Interlacing gives thin beams solid beam power
Since the 1990s, researchers have been trying to replace the solid beams used in conventional
radiation treatment with parallel arrays of very thin — 25 to 90 μm —
planar x-ray beams. High doses of microbeam radiation therapy control malignant
tumors in animals with little damage to surrounding tissue; unfortunately, few facilities
are equipped with the synchrotrons that can generate thin beams at adequate intensity.
As published in
PNAS on June 20, researchers
at Brookhaven National Laboratory in Upton, N.Y., at Stony Brook University in
New York, at the Istituto Neurologico Mediterraneo in Pozzilli, Italy, and at Georgetown
University in Washington have reported that they may be able to create the same
effect with significantly thicker microbeams by interlacing beams within the target.
Because the technology used to form thicker microbeams is more widely available,
treatments that employ them may be possible in hospitals of the future.
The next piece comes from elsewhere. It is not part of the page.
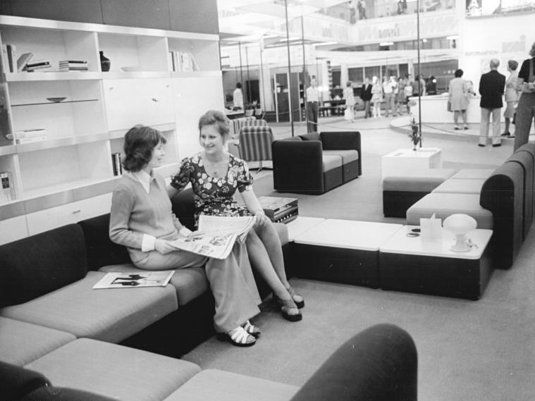 Leipzig, Messe, Möbelausstellung ADN-ZB Deutsche Demokratische Republik 4.9.74 pom. Leipziger Herbstmesse vom 1.-8. September 1974 Neu- und weiterentwickelte Möbelprogramme offerieren die Kombinate Herllerau, Eisenberg, Zeulenroda und andere Betriebe der DDR-Möbelindustrie auf der diesjährigen Leipziger Herbstmesse. Diese Schrankwand und die Polstergarnitur (unser Foto) produziert das Möbelkombinat Hellerau u. a. auch für den Export in die UdSSR, die Volksrepublik Polen, die CSSR, die Ungarische Volksrepublik, nach Schweden, Frankreich und die BRD. Reporter: Häßler Copyright: ADN-Zentralbild
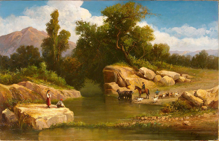 Paysage de Nicola Palizzi, huile sur toile, 74 x 116 cm.
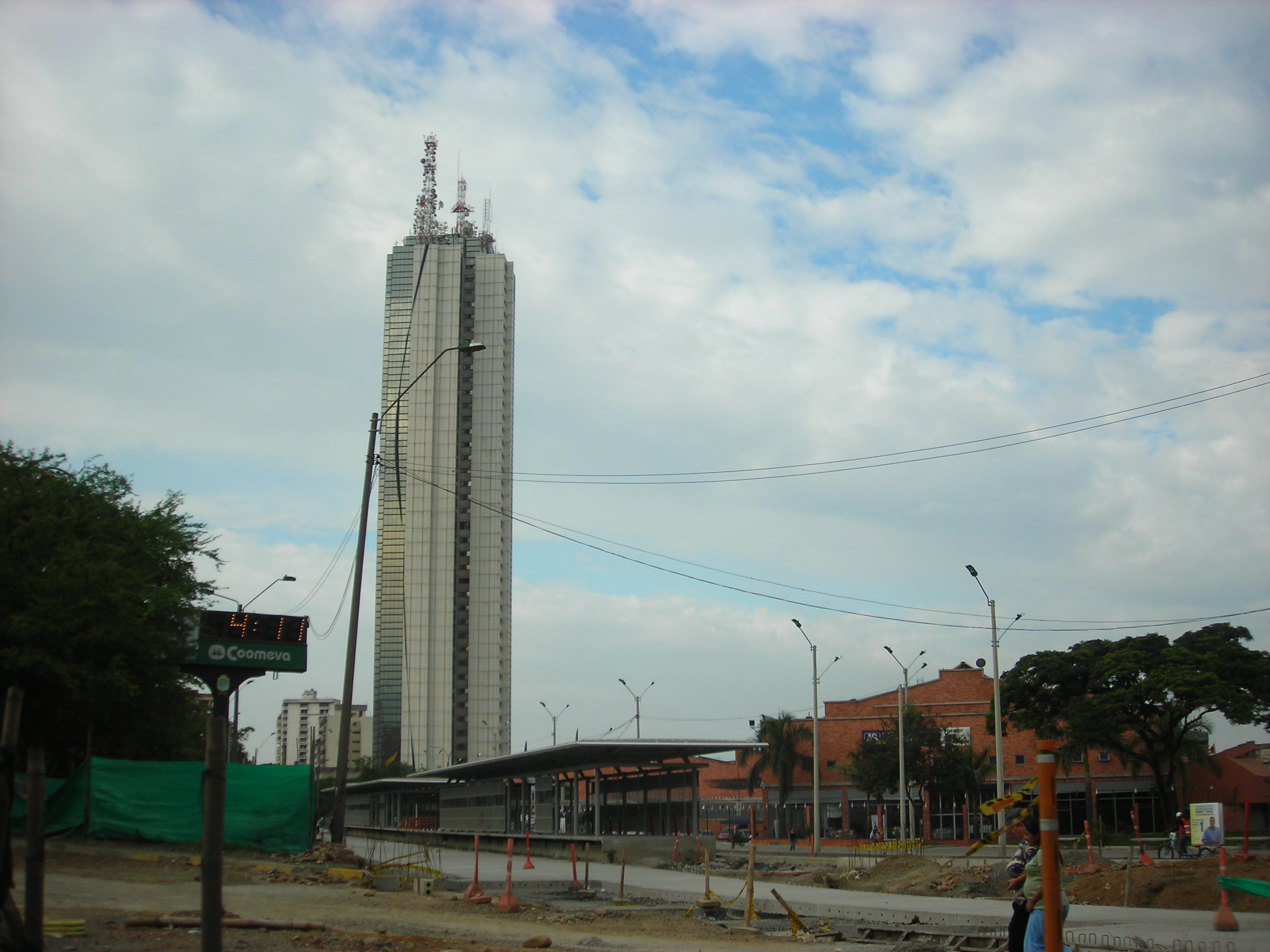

Initially, scientists exposed healthy
rats to high doses of radiation using microbeams up to 0.68 mm thick to demonstrate
that a thickness within the capability of specialized x-ray tubes has little effect
on healthy tissues.
In further studies, they found that
they could interlace two sets of parallel arrays of thick microbeams at 90°
so that the beams of one array would fill the spaces of the opposite array and produce
the equivalent of a solid beam in the target only.